As captain of the 1st Fähnlein of the Bürgerwehr, he procures lead and powder in April 1848 and also participates in the “Heckerzug”. He then flees to Switzerland, returns in 1849, and again secretly purchases weapons and 8,000 flints. He briefly acts as an agent of the revolutionary government before escaping to Switzerland once again in July 1849.
In 1851, the Constance court sentences him to three years in prison and damage payments. It was not until 1857 that Zogelmann saw his hometown again and from then on was successful as an entrepreneur. He sets up charitable foundations: one for firemen injured in action, another
for loyal servants. Zogelmann dies in 1888 as a highly respected citizen of Constance. A street is named after him.
Thomas Sättele: With the Church Sword to the Revolution
A few days before the “Heckerzug”, the 40-year-old teacher and Wollmatinger mayor Thomas Sättele vigorously advocates the “Freischarenzug” in the circle of rural mayors in Constance and recruits participants. According to family legend, his wife hides his saber. He then borrows the iron sword of the wooden Paulus in the church of St. Martin, but then does not participate in the march, because his wife is pregnant with their 6th child. In May 1848, Sättele is briefly in custody as Wollmatinger „leader of the revolutionary party“.
The events of the third revolutionary wave in Baden free him. Again, the mayor stands up for the republic. After the revolution he loses his office, but is no longer prosecuted. In 1869 he is allowed to run again in Wollmatingen and is elected mayor again. Sättele dies in 1880 in his hometown.
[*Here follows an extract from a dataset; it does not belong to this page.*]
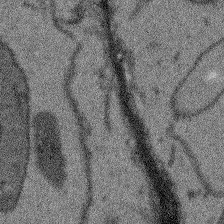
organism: Arabidopsis thaliana
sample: Root tip

An Opponent of the Revolution: Marie Ellenrieder welcomes the Occupiers
Marie Ellenrieder, a court painter from Baden, insists in her beautiful house in Constance that she has the right to be left alone by political events. To a friend, she writes of herself and her sister on March 19th 1848: „Pepi is well and we live in these troubled times quite quietly and faithfully to our holy church.“
Marie Ellenrieder’s political position is clear: Elimination of old feudal privileges, even democracy are not her concerns. For the past three decades, the nobility and the Catholic Church have been her main clients.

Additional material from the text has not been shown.